Requiring more complete flight-testing could delay the deployment of U.S. missile defenses in Eastern Europe, a U.S. military official said yesterday (see GSN, May 10).

That time could be used by U.S. adversaries to improve their ballistic missile capabilities, warned Lt. Gen. Kevin Campbell, commander of the U.S. Army Space and Missile Defense Command.

“If we continue to delay going into Europe,” Campbell told a breakfast sponsored by the National Defense University Foundation, “we may end up with more of problem with Iran than we have today.”

“I don’t see (Iran) slowing down” its missile development program “unless we can devalue those assets,” he added (Dave Ahearn, Defense Daily, May 17).

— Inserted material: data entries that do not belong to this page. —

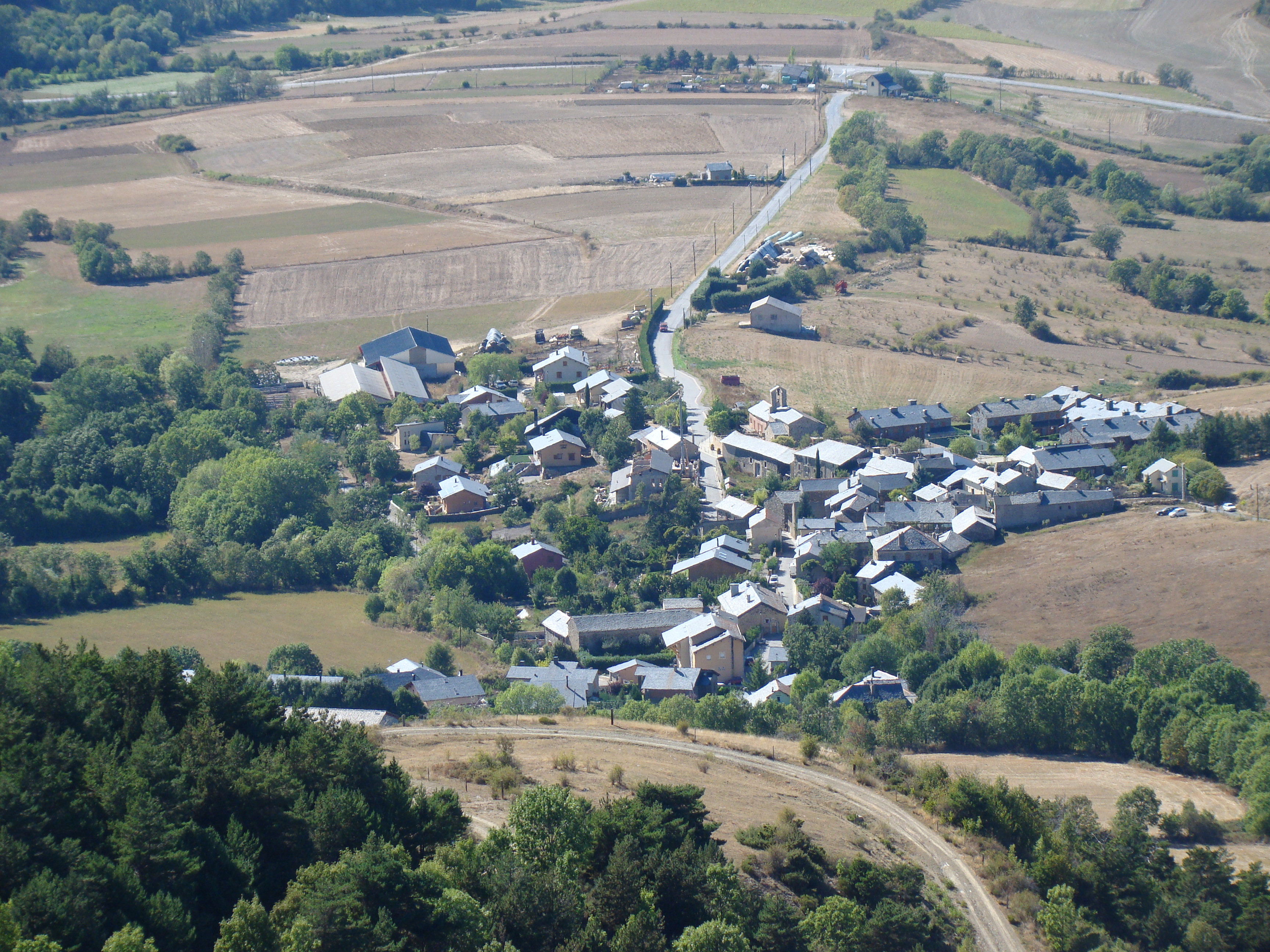 Poble de Naüja, a l'alta Cerdanya.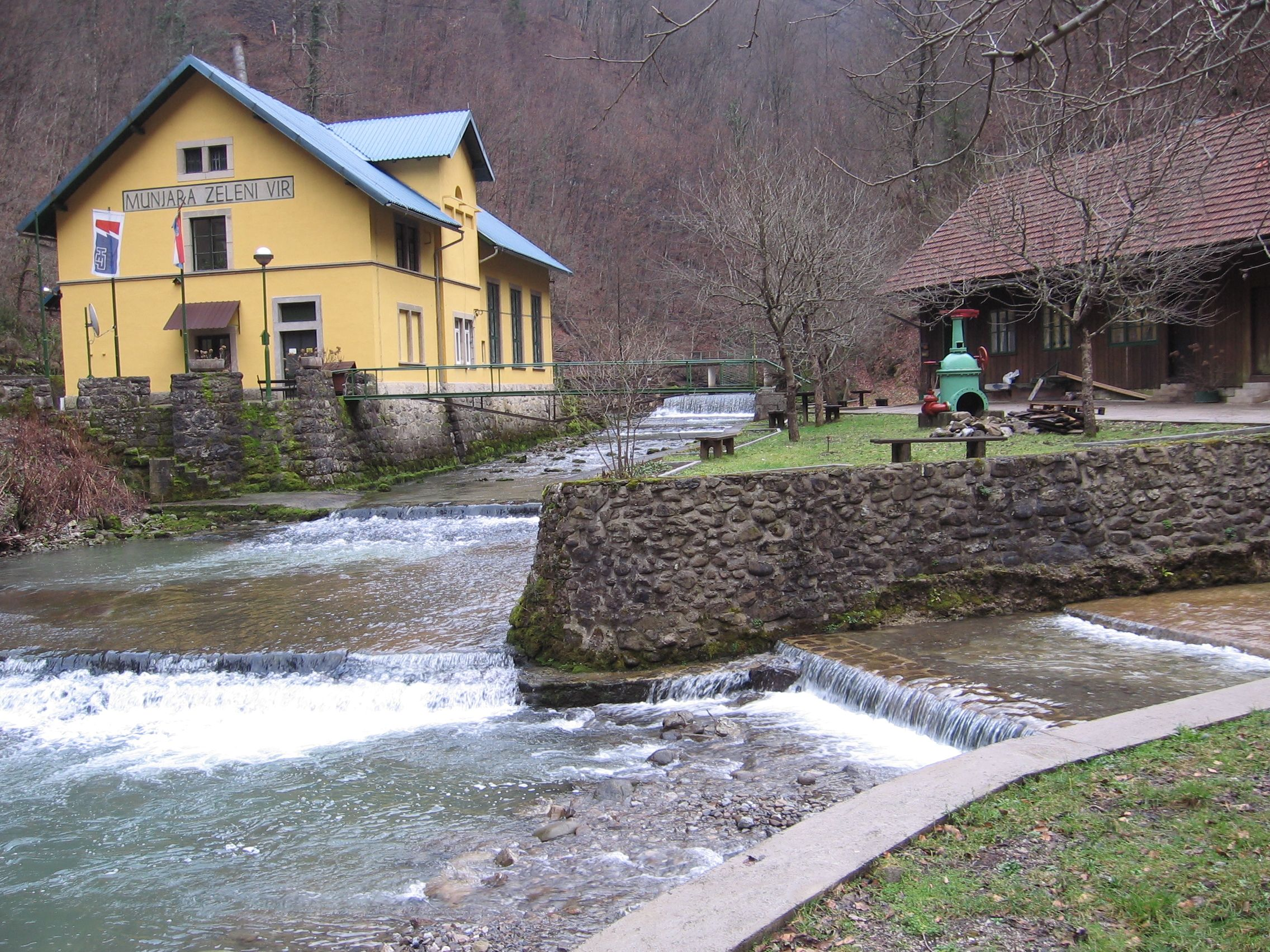 Zeleni Vir, zaštičeni rezervat prirode nedaleko od Skrada sa izvorom Zeleni vir, kanjonom Vražji prolaz i spiljom Muževa hiža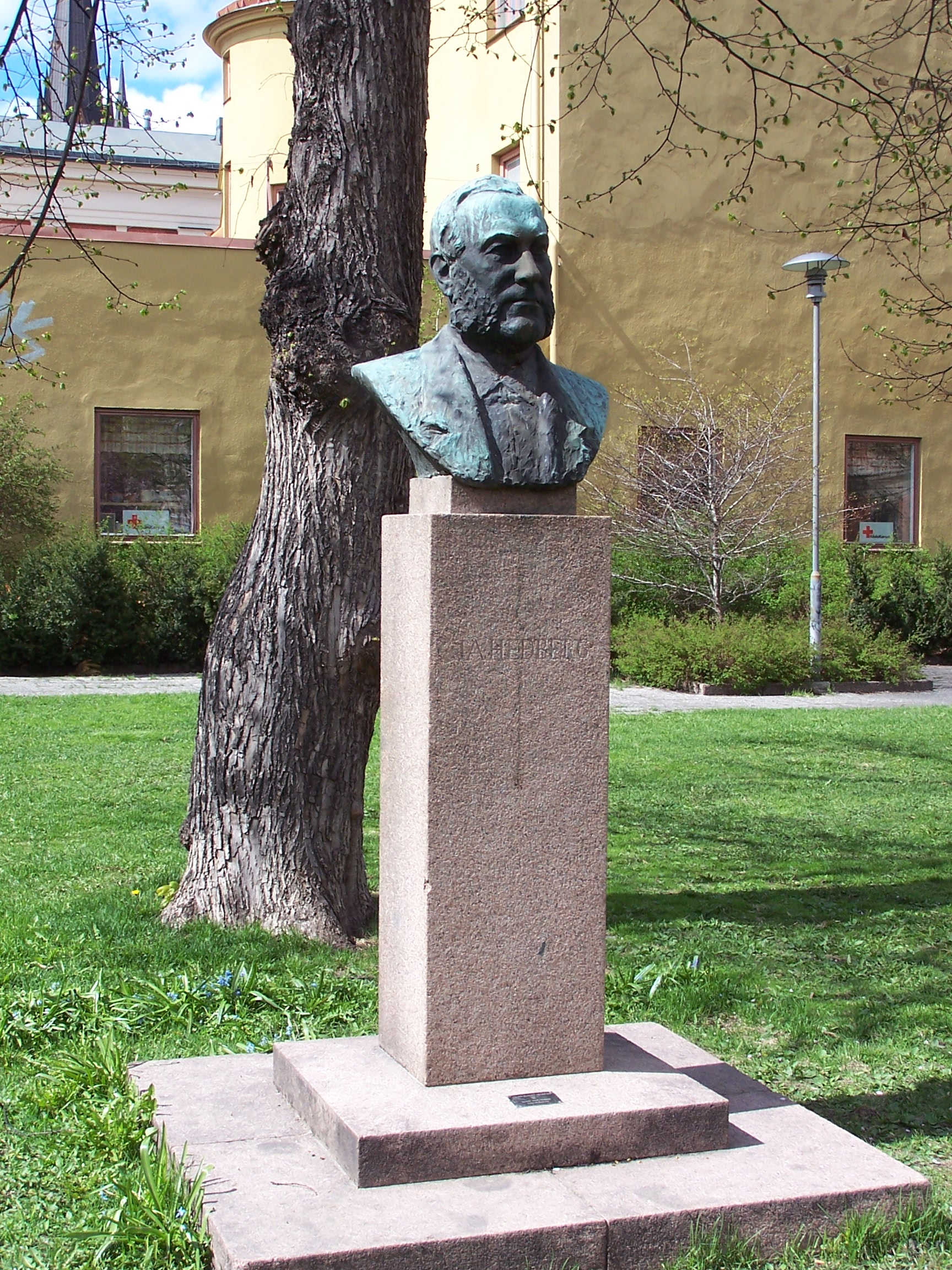 J A Hedberg by Gustav Adolf Hedblom in Hedbergska parken, Sundsvall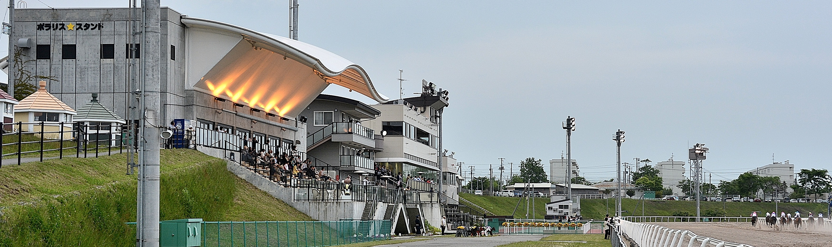 2015年6月2日に、門別競馬場の馬場とスタンドの俯瞰視点を、観客エリアから撮影したもの。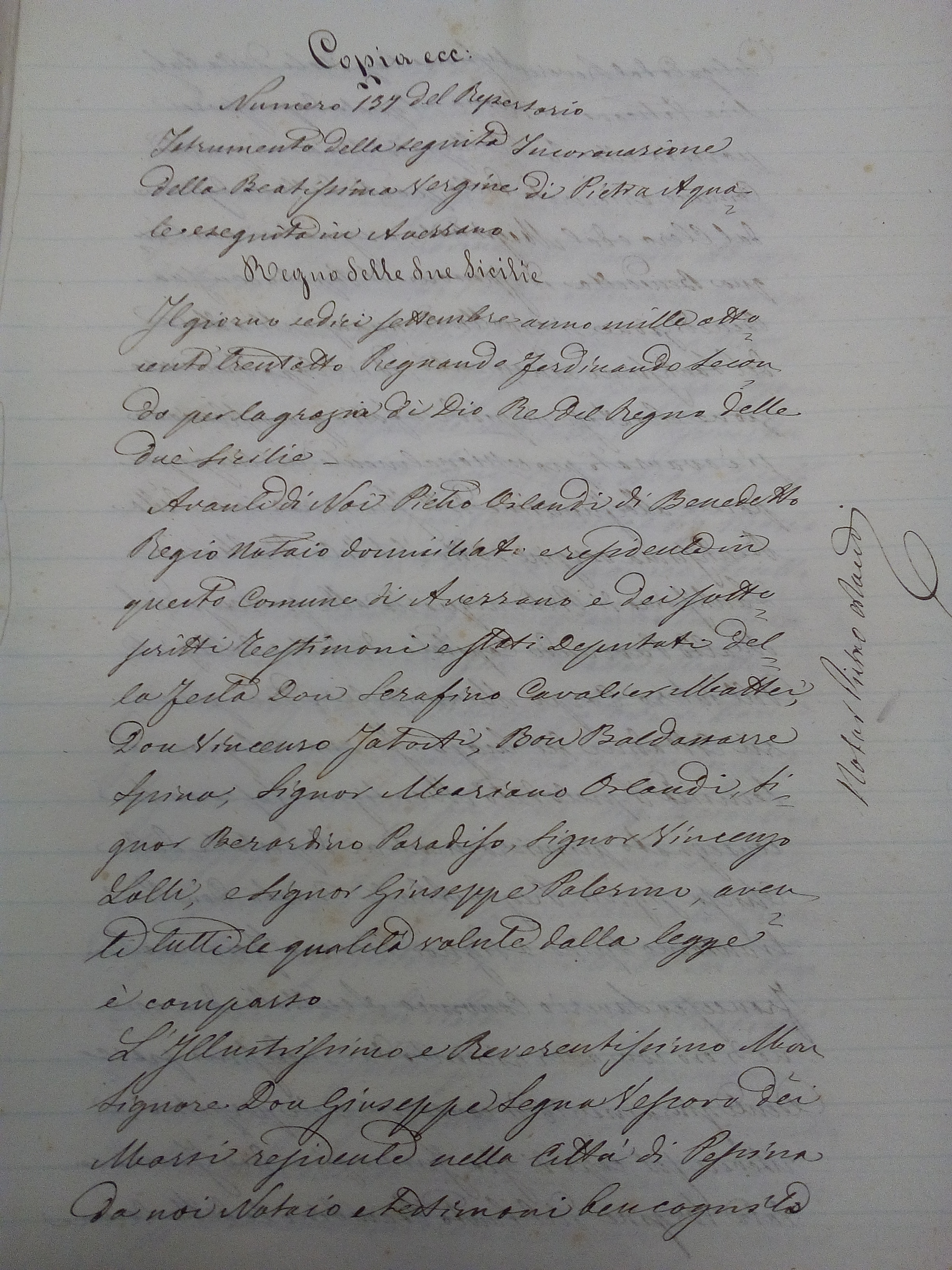 Copia dell'atto di notorietà per la incoronazione della Madonna di Pietraquaria rogato nel 1838

U.S. lawmakers have introduced cuts to the Bush administration’s missile defense budget request, arguing that the technology has not been adequately tested even though missile interceptors have already been deployed in Alaska and California.

“I don't want America to have a false sense of security with these defense missiles on the ground that may not actually work to knock enemy missiles out of the sky,” said Senator Ben Nelson (D-Neb.).  “I do think a robust program is important, but we have to remember it's just one piece of the puzzle on homeland defense.”

“Some people are still startled to hear it, but the hardware being deployed in Alaska and California has no demonstrated capability to defend us against an enemy attack under realistic operational conditions,” added former top Pentagon testing official Philip Coyle, now with the Center for Defense Information (Tim Elfrink, Omaha World-Herald, May 15).